## WORK REQUEST:
The whole listing needs to be returned exactly as it appears.

## INFORMATION SUPPLIED:
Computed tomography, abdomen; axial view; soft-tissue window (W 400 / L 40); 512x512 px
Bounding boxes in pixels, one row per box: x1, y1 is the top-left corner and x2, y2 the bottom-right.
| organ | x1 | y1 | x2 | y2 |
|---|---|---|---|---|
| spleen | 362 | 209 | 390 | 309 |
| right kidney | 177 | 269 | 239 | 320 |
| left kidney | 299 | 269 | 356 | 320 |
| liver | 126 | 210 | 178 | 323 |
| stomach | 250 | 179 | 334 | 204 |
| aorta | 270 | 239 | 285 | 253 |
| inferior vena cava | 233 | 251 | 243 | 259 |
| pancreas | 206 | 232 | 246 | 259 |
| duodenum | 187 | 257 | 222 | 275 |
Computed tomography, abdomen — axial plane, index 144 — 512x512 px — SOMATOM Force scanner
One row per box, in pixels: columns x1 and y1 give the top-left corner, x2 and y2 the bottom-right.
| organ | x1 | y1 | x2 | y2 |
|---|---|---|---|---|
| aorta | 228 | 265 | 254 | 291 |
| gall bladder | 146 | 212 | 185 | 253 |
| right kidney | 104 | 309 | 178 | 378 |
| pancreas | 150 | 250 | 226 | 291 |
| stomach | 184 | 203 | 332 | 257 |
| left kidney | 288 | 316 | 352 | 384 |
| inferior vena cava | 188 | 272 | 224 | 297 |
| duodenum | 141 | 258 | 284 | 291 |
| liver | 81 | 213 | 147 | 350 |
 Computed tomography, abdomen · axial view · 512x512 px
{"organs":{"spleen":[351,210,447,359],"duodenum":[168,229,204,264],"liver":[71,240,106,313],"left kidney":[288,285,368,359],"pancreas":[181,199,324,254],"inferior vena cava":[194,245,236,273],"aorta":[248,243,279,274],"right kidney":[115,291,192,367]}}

## RESPONSE:
Computed tomography, abdomen; axial view; soft-tissue window (W 400 / L 40); 512x512 px
Bounding boxes in pixels, one row per box: x1, y1 is the top-left corner and x2, y2 the bottom-right.
| organ | x1 | y1 | x2 | y2 |
|---|---|---|---|---|
| spleen | 362 | 209 | 390 | 309 |
| right kidney | 177 | 269 | 239 | 320 |
| left kidney | 299 | 269 | 356 | 320 |
| liver | 126 | 210 | 178 | 323 |
| stomach | 250 | 179 | 334 | 204 |
| aorta | 270 | 239 | 285 | 253 |
| inferior vena cava | 233 | 251 | 243 | 259 |
| pancreas | 206 | 232 | 246 | 259 |
| duodenum | 187 | 257 | 222 | 275 |
Computed tomography, abdomen — axial plane, index 144 — 512x512 px — SOMATOM Force scanner
One row per box, in pixels: columns x1 and y1 give the top-left corner, x2 and y2 the bottom-right.
| organ | x1 | y1 | x2 | y2 |
|---|---|---|---|---|
| aorta | 228 | 265 | 254 | 291 |
| gall bladder | 146 | 212 | 185 | 253 |
| right kidney | 104 | 309 | 178 | 378 |
| pancreas | 150 | 250 | 226 | 291 |
| stomach | 184 | 203 | 332 | 257 |
| left kidney | 288 | 316 | 352 | 384 |
| inferior vena cava | 188 | 272 | 224 | 297 |
| duodenum | 141 | 258 | 284 | 291 |
| liver | 81 | 213 | 147 | 350 |
 Computed tomography, abdomen · axial view · 512x512 px
{"organs":{"spleen":[351,210,447,359],"duodenum":[168,229,204,264],"liver":[71,240,106,313],"left kidney":[288,285,368,359],"pancreas":[181,199,324,254],"inferior vena cava":[194,245,236,273],"aorta":[248,243,279,274],"right kidney":[115,291,192,367]}}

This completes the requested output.